1 , for odds values of inf
odds / (1 + odds), otherwise

lir.util.probability_to_logodds(p: FloatOrArray) → FloatOrArray: Converts probability values to their log odds with base 10.

lir.util.probability_to_odds(p: FloatOrArray) → FloatOrArray: Converts a probability to odds.

lir.util.warn_deprecated() → None: Provide template message for deprecated functions.

lir.visualization module

lir.visualization.ece(base_path: Path | None, llrdata: LLRData, ax: Any | None = None) → None: Generate and handle an ECE plot, either saving to a file or plotting on a given axis.
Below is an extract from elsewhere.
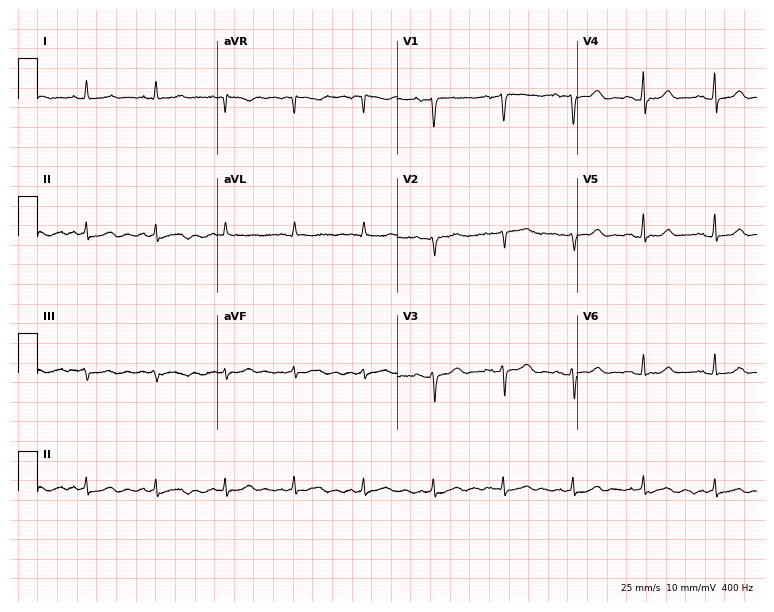
Electrocardiogram (7.3-second recording at 400 Hz), a woman, 73 years old. Overall reading on record: normal ECG.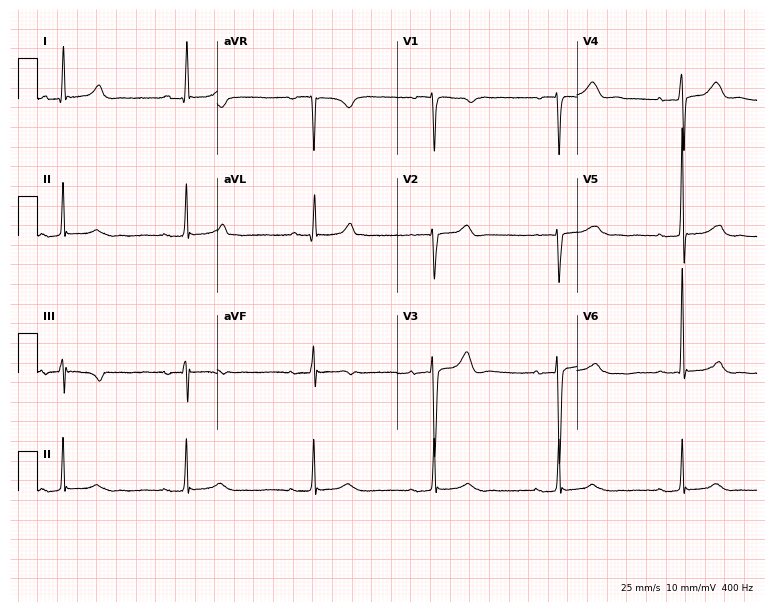
Electrocardiogram (7.3-second recording at 400 Hz), a 60-year-old female. Interpretation includes first-degree AV block, sinus bradycardia (a sinus rate of 50 beats per minute or less).

lir.visualization.llr_interval(base_path: Path | None, llrdata: LLRData, ax: Any | None = None) → None: Generate and handle a Score-LR plot, either saving to file or plotting on an axis.

lir.visualization.lr_histogram(base_path: Path | None, llrdata: LLRData, ax: Any | None = None) → None: Generate and handle a histogram plot of likelihood ratios, either saving to file or plotting on an axis.

lir.visualization.pav(base_path: Path | None, llrdata: LLRData, ax: Any | None = None) → None: Generate and handle a PAV plot, either saving to a file or plotting on a given axis.

Module contents

LiR - Toolkit for developing, optimising and evaluating Likelihood Ratio (LR) systems.

This allows benchmarking of LR systems on different datasets, investigating impact of different sampling schemes or techniques, and doing case-based validation and computation of case LRs.

lir.is_interactive() → bool

Determine if the LiR tool is running from the CLI and should be interactive.

This method is used, for example, to determine if a progress bar should be shown.